Hurried footsteps echoed ahead. Roger deliberately stopped, turned his back to the approaching couple, and pulled Cate towards him, as if in an embrace. Cate swooned, and said, "Oh Roger!" as the couple scurried past. He continued the embrace until the couple had disappeared from view. Then he propelled Cate along the path. Yes, we're alone!

"Is it much farther?" she slurred, legs buckling, "'cause I'm feeling a teensy, weensy bit funny."
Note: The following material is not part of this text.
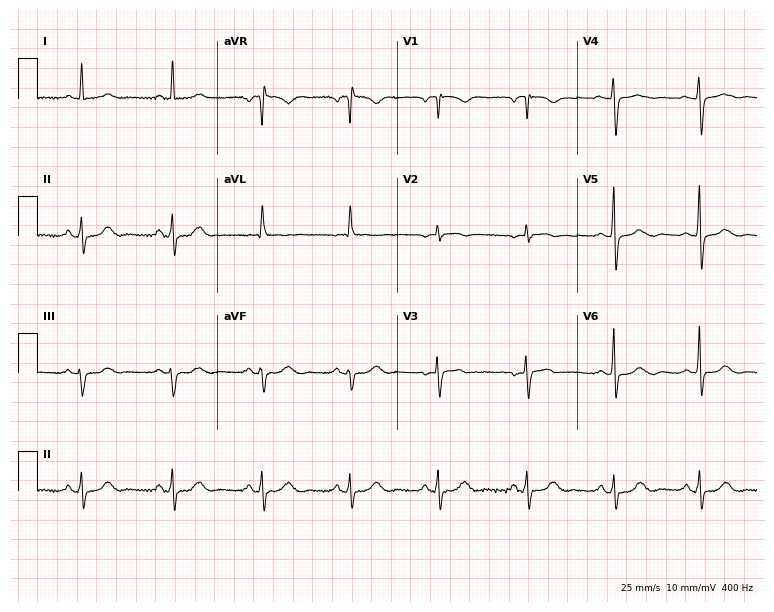
12-lead ECG from a woman, 74 years old. No first-degree AV block, right bundle branch block, left bundle branch block, sinus bradycardia, atrial fibrillation or sinus tachycardia recorded for this tracing. Other findings, if any, are not listed.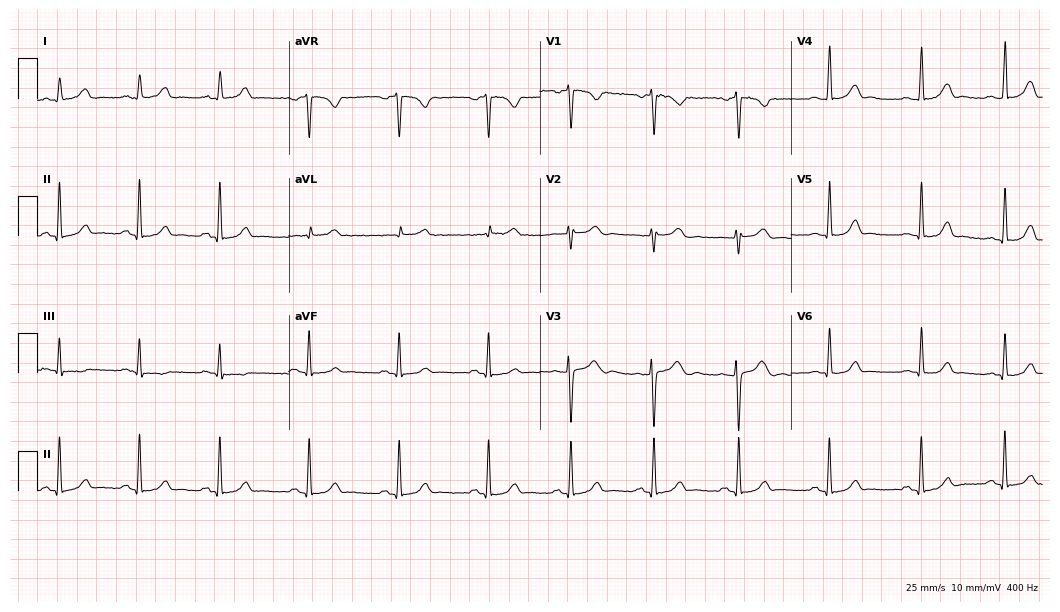
12-lead ECG from a 21-year-old woman. Labelled as a normal ECG.

Roger's right arm encircled and supported the increasingly disoriented Cate. The noise from the traffic was now only a low rumble behind them. He took her past the line of boat sheds, and along the deserted road that ran between the river and the parkland. A bushy garden lay to their right. His senses were fully adjusted to the darkness. The adjacent park was deserted. Cate was easily led into the bushes. Leaves from the Liquid Ambers had created a bed-like carpet in the area behind the dense shrubbery of Camellia trees. The tall ground cover filtered out the distant street lighting. They were now invisible to any potential passers by. Perfect!

He turned Cate to face him. He slipped his left arm around her, whilst his right hand traveled up and caressed her cheek. Arousal spread through her as she slipped her arms under his now open coat, and closed her eyes in anticipation. There was no warning. His right hand covered her mouth and pinched her nostrils shut between his thumb and first finger. She gasped for air, but his left arm held her firm. Her face was imprisoned in the thick leather glove.

"Ummmmm!" Her voice was inaudible as she tried to struggle to free herself. But her arms were trapped under the thick coat, so she produced little resistance. As her legs began to buckle, he carried her weight. Cate slipped into unconsciousness.